The first test preempts all of these; as per yesterday’s post, I should be able to use my magnetometer combined with its magnetic declination to find Hermione’s initial orientation compared with true (i.e. GPS) north.  At the same time, I could use the magnetometer to provide long term yaw values to fused with the integrated yaw rate from the gyrometer.  Here’s what I got from two sequential passive tests:

Compass & integrated Gyro yaw

Compass & integrated Gyro yaw

I’m not hugely impressed with the results of either.

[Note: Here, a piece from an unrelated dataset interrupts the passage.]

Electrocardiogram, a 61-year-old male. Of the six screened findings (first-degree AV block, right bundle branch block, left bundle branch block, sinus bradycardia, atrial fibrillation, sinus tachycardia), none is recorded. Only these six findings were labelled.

  • The difference between compass and integrated gyro yaw doesn’t match as tightly as I was expecting – in its current state, I won’t be using the compass direction as a long term fuse with the integrated gyro yaw unless I can improve this.
  • The blobs in the lower pair are compass orientation values as she’s sitting on the ground – half way through I rotate her clockwise roughly 90°.  The rotation angle is pretty good as are the direction (NW -> NE -> SE, but I don’t like the distributed density of the blobs as she sat still on the ground at each location – I think I’ll have to use an average value for the starting orientation value passed to the autopilot for GPS tracking processing.

Magnetic Declination

The one thing holding me back with GPS tracking is the direction Hermione is pointing at launch; in particular, she can find out the flight direction to the target based on the difference between the GPS positions of takeoff and landing points, but Hermione’s compass only gives orientation angles based on magnetic north, and the difference between true and magnetic north varies over time and space.

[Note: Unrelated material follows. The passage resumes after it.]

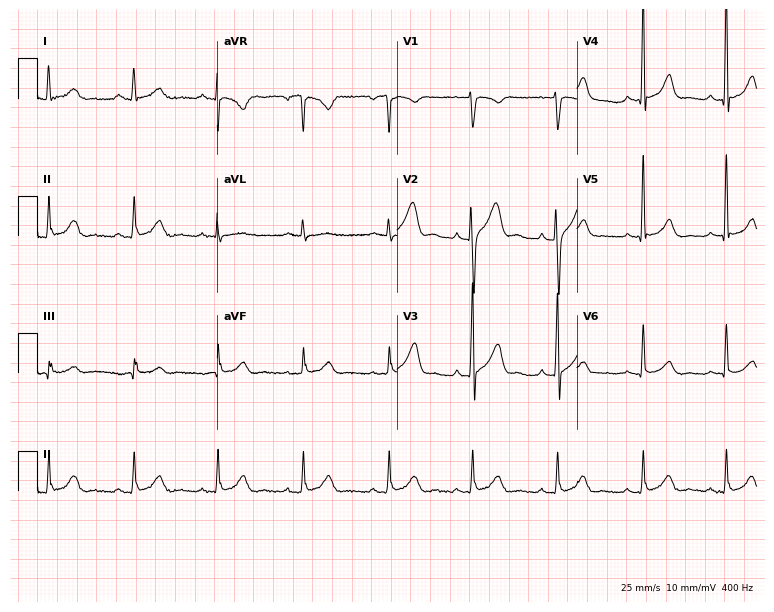
12-lead ECG from a 49-year-old male patient. Screened for six findings — first-degree AV block, right bundle branch block, left bundle branch block, sinus bradycardia, atrial fibrillation, sinus tachycardia — none is recorded.

After digging around, it turns out “Magnetic Declination” is the name of the angle between magnetic and true north, which for me is currently -1° 5′ i.e. at takeoff, when Hermione’s compass says she’s pointing magnetic north, she’s actually point +1° 5′ from true north.  For me, that means it’s irrelevant for the short distance flights I’m implementing.

In the perfect world, I would like to have a magnetic declination table, mapping GPS longitude / latitude to magnetic declination angle, or use a GPS receiver which has one of these built in (they do exist apparently), but for now simply knowing the magnetic declination is negligible for my few meter flights is enough.

Just FYI, Cambridge’ magnetic declination is -0º 30′ which is even more negligible!